[Collection entries]
--

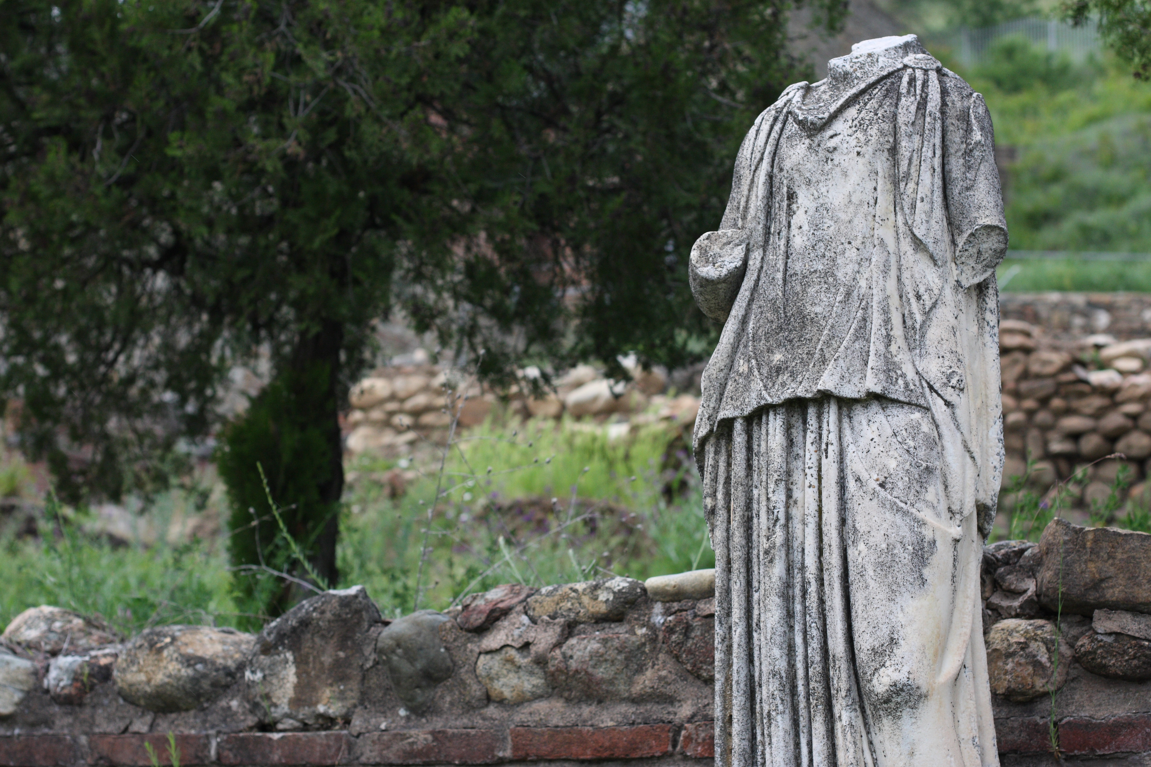 Helaclea in Bitola
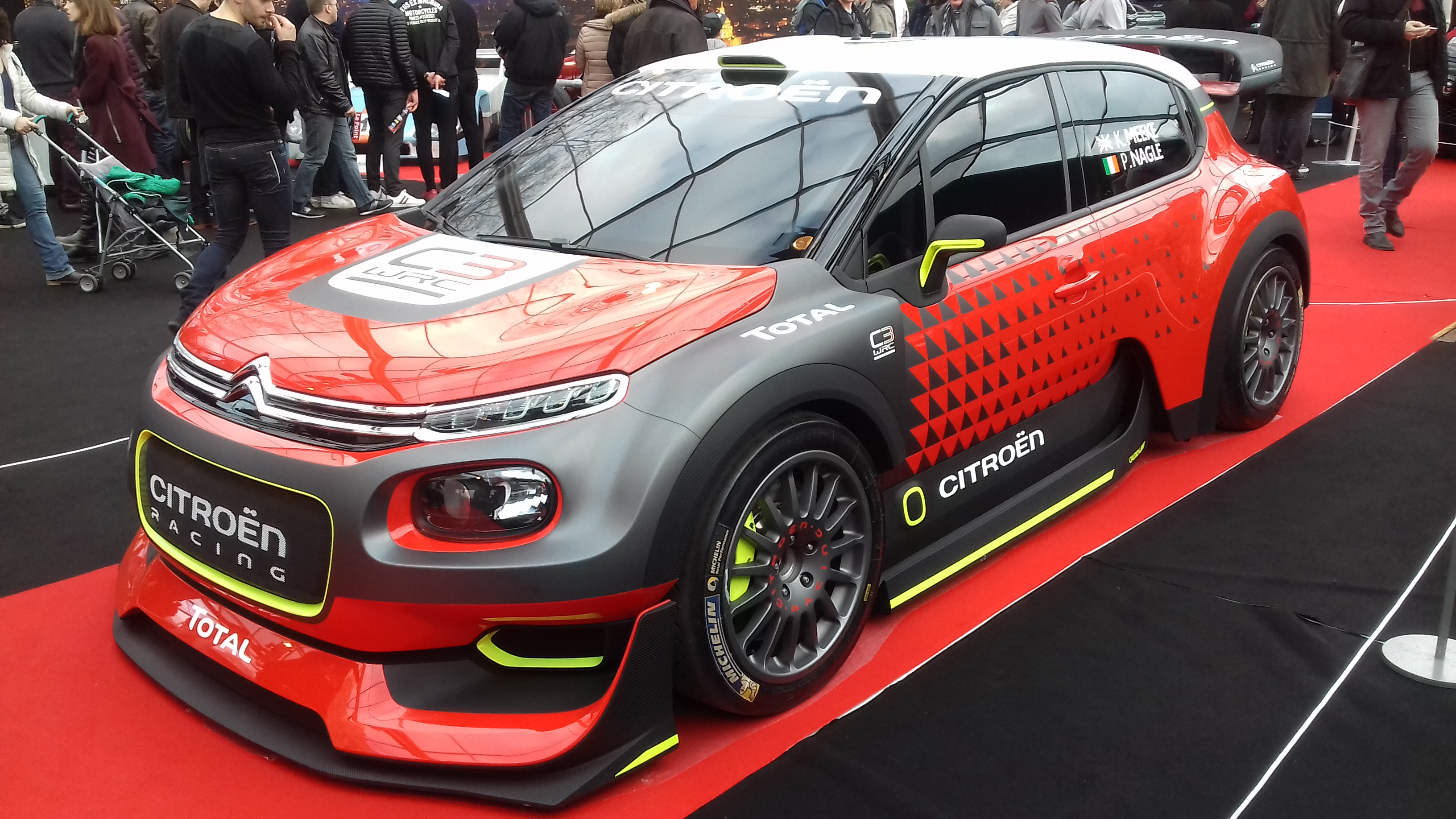 Citroën C3 WRC au Festival automobile international 2017
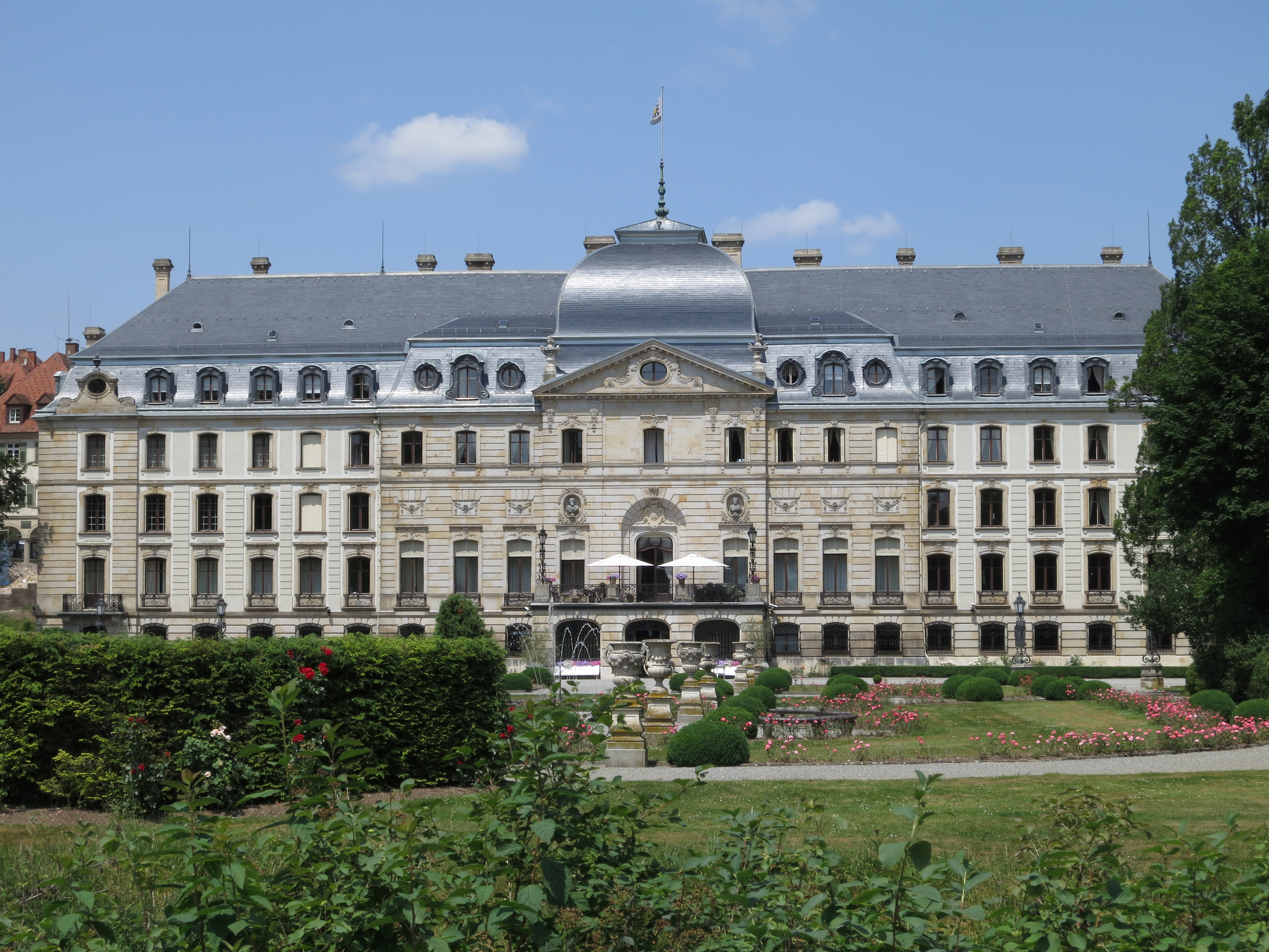 Fürstlich Fürstenbergisches Schloss in Donaueschingen.
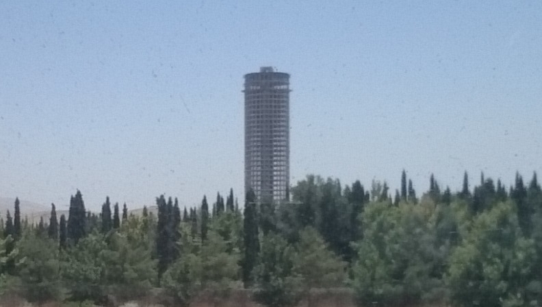 برج هتل فارس در شیراز
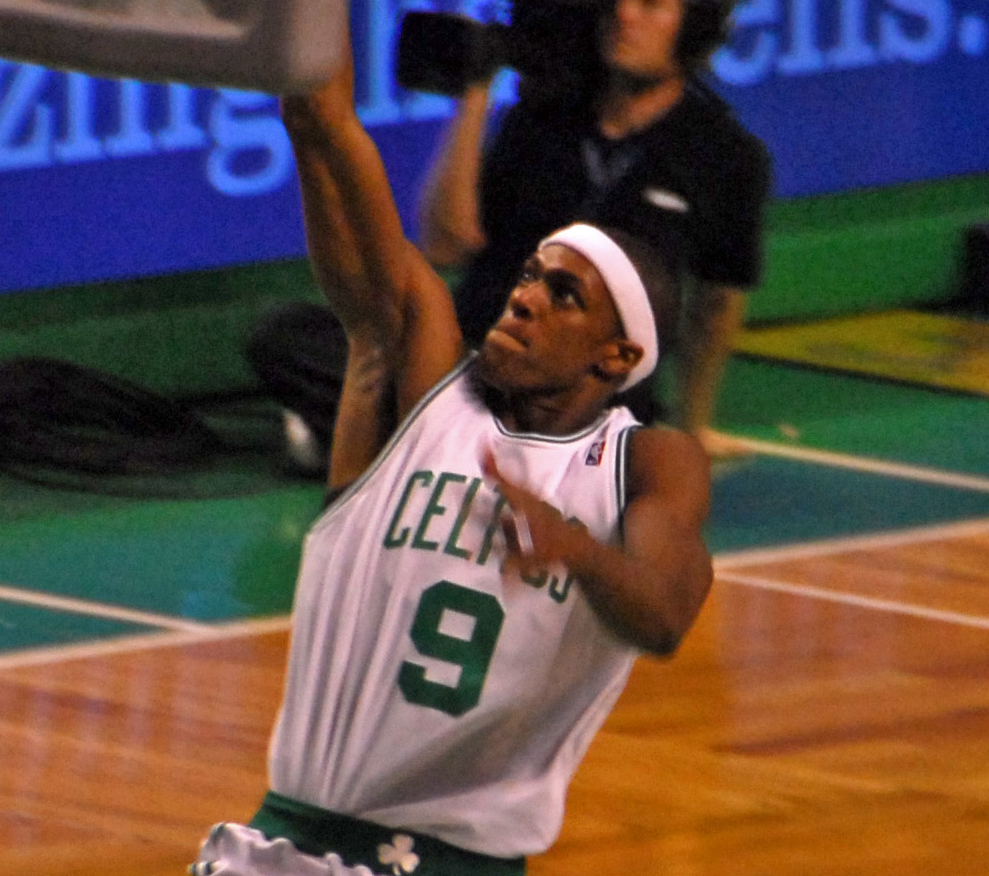 Rajon Rondo zakucava tijekom utakmice sa Hornetsima.
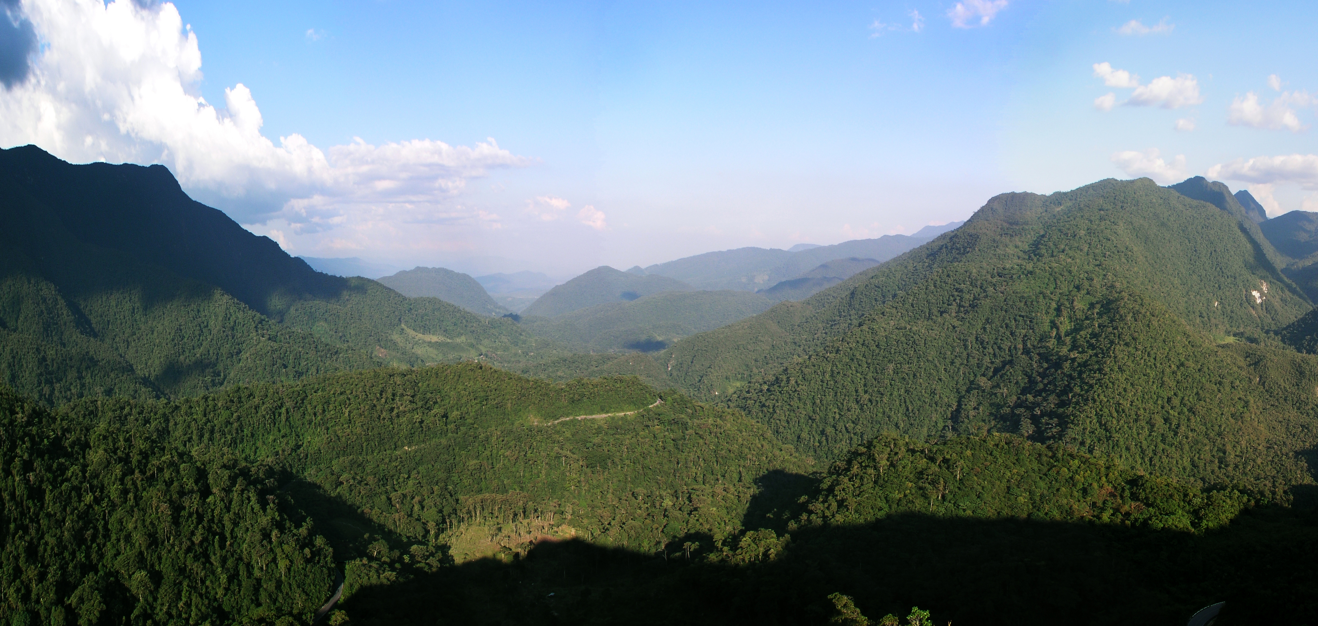 Vue sur le massif Alto Mayo depuis le col Abra Patricia (San Martin, Pérou).
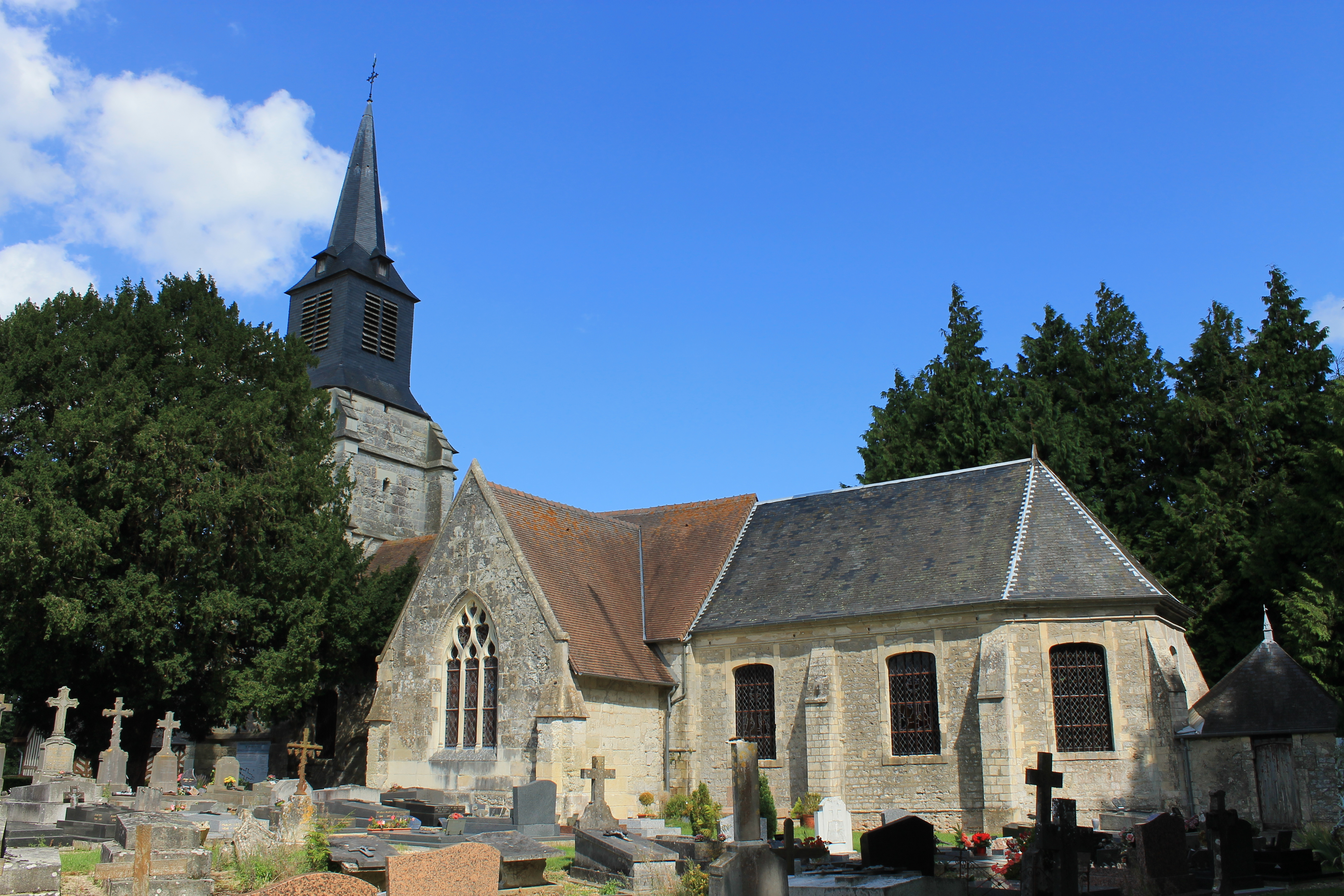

--

Work request: Copy all records exactly, no images.

Result of the exercise:
 Helaclea in Bitola
 Citroën C3 WRC au Festival automobile international 2017
 Fürstlich Fürstenbergisches Schloss in Donaueschingen.
 برج هتل فارس در شیراز
 Rajon Rondo zakucava tijekom utakmice sa Hornetsima.
 Vue sur le massif Alto Mayo depuis le col Abra Patricia (San Martin, Pérou).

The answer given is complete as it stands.